Lookahead and Lookbehind Subrules
Raku supports zero-width assertions:
say "foobar" ~~ / foo <?before bar> /;
say "foobar" ~~ / foo <!before baz> /;
say "foobar" ~~ / <?after foo> bar /;
The <.subrule> Non-capturing Call
Prefix a subrule call with . to use it without capturing:
my $log = "2026-03-28 ERROR disk full";
if $log ~~ / (\S+) <.ws> (\S+) <.ws> (.*) / {
say $0;
say $1;
say $2;
}
This keeps your match object clean, containing only the data you care about.
Alternation with Proto Tokens
In grammars, you can use proto token to create extensible subrules:
grammar Literal {
token TOP { <value> }
proto token value {*}
token value:sym<integer> { '-'? \d+ }
token value:sym<float> { '-'? \d+ '.' \d+ }
token value:sym<string> { '"' <( <-["]>* )> '"' }
token value:sym<bool> { 'true' | 'false' }
}
say Literal.parse('42');
say Literal.parse('3.14');
say Literal.parse('"hello"');
say Literal.parse('true');
Each sym variant is a separate subrule that the proto dispatches to.

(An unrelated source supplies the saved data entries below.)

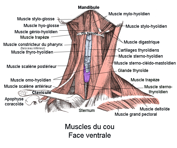 Muscles du cou. Vue antérieure. Anatomie humaine
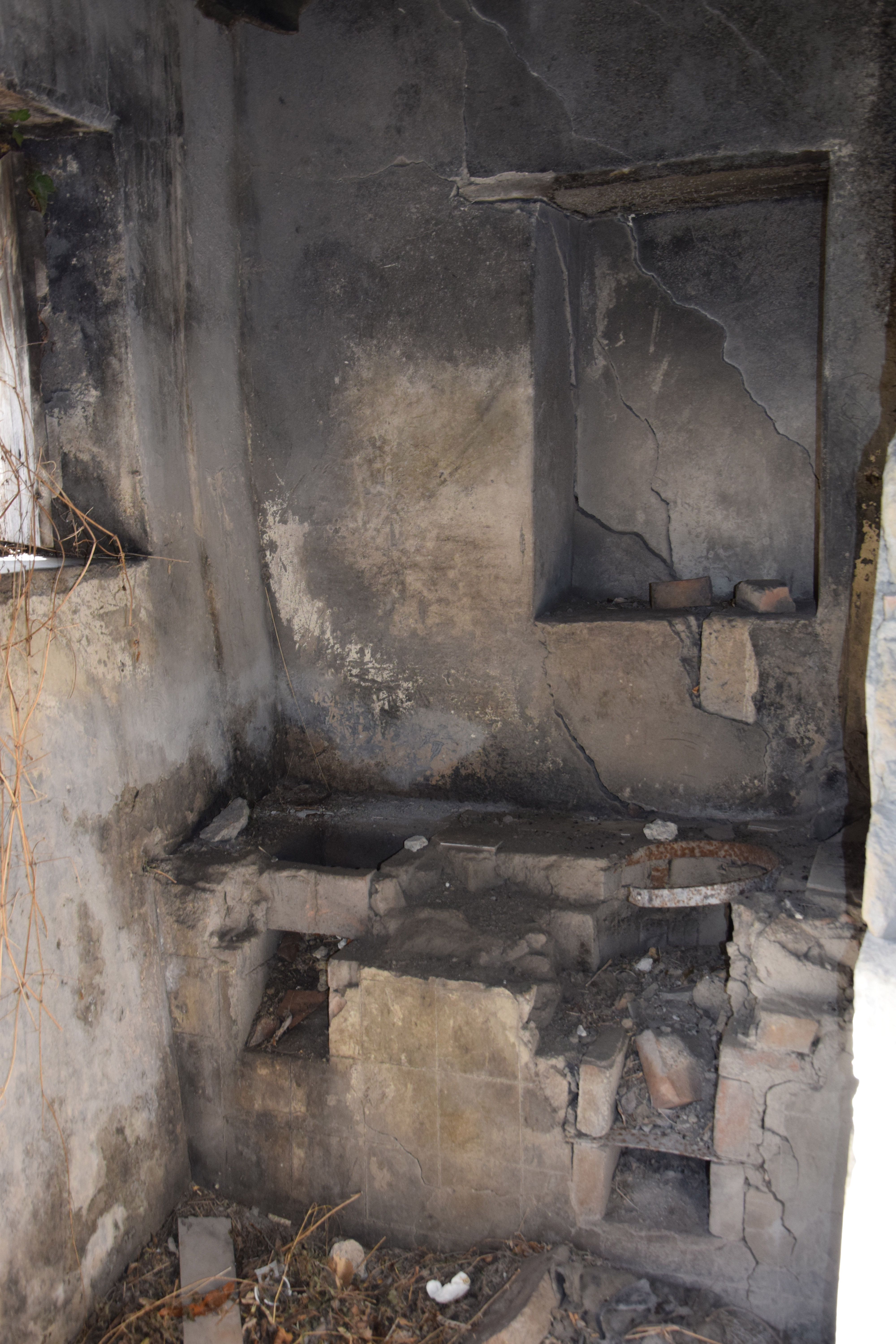 Il vecchio centro,ora abbandonato, di Tocco Caudio (BN)
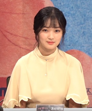 MBC 수목드라마 어쩌다 발견한 하루 제작발표회 김혜윤
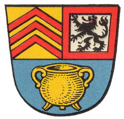 Altes Wappen der Ortschaft Langstadt (Hessen, Deutschland)
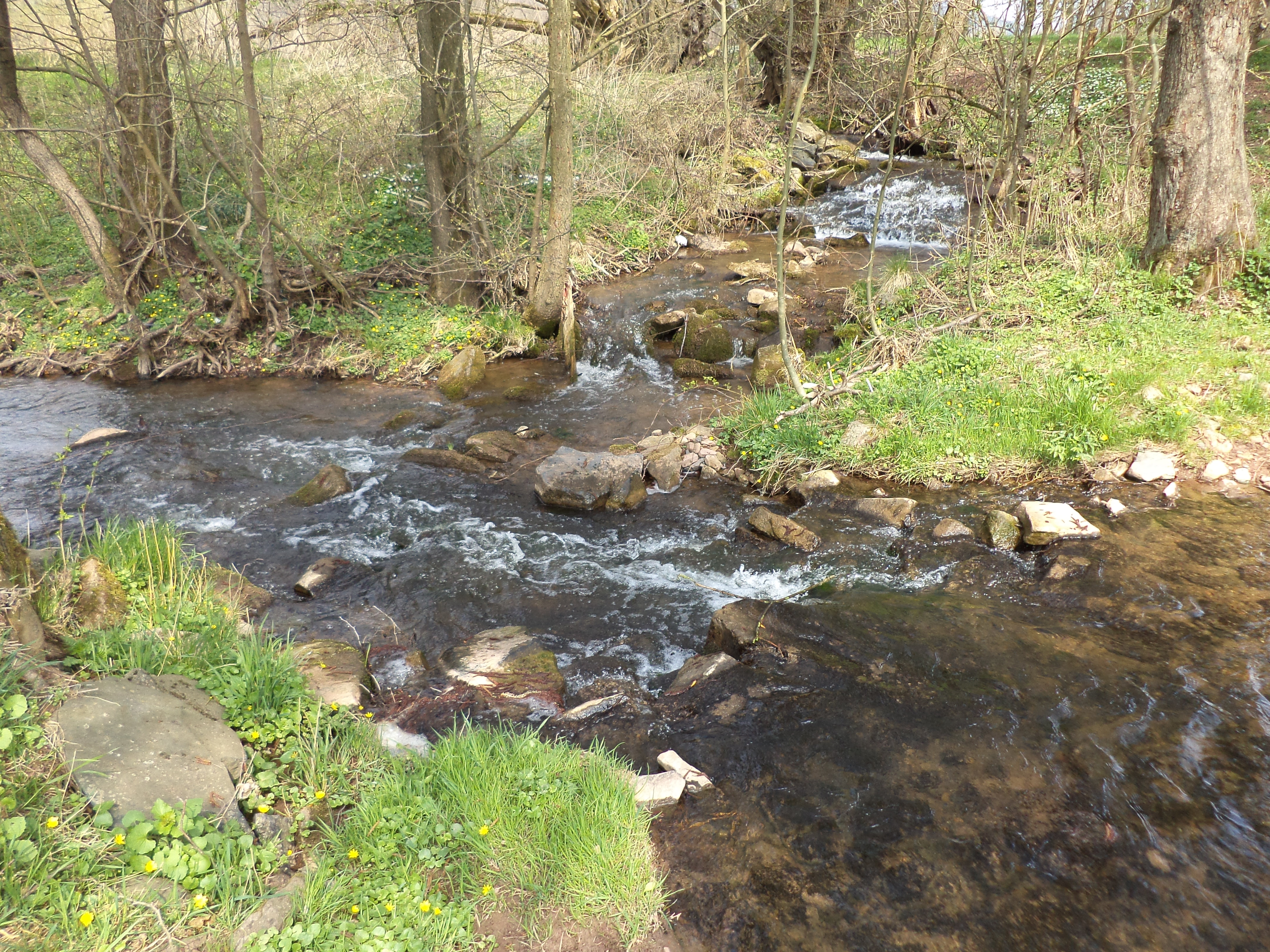 Das Ramholzer Wasser (hinten) mündet in die Kinzig (von rechts nach links)

Composing with Role Grammars
Grammars can compose rules from roles, just like classes:
role NumberRules {
token integer { '-'? \d+ }
token decimal { '-'? \d+ '.' \d+ }
}
role StringRules {
token single-quoted { "'" <( <-[']>* )> "'" }
token double-quoted { '"' <( <-["]>* )> '"' }
}
grammar MyLang does NumberRules does StringRules {
token TOP { <integer> | <decimal> | <single-quoted> | <double-quoted> }
}
say MyLang.parse("42");
say MyLang.parse("3.14");
say MyLang.parse("'hello'");
Practical Example: Log Line Parser
my token ip-addr {
[\d ** 1..3] ** 4 % '.'
}
my token timestamp {
\d ** 4 '-' \d ** 2 '-' \d ** 2
' '
\d ** 2 ':' \d ** 2 ':' \d ** 2
}
my token log-level {
'DEBUG' | 'INFO' | 'WARN' | 'ERROR' | 'FATAL'
}
my token log-line {
'[' <timestamp> ']'
\s+
<log-level>
\s+
<ip-addr>?
\s*
$<message>=[\N+]
}
my $line = "[2026-03-28 14:30:00] ERROR 10.0.0.1 Connection refused";
if $line ~~ / <log-line> / {
say "Time: {$<log-line><timestamp>}";
say "Level: {$<log-line><log-level>}";
say "IP: {$<log-line><ip-addr>}";
say "Msg: {$<log-line><message>}";
}
Subrules transform regexes from write-only strings into modular, self-documenting patterns. Use them anywhere patterns start getting complex.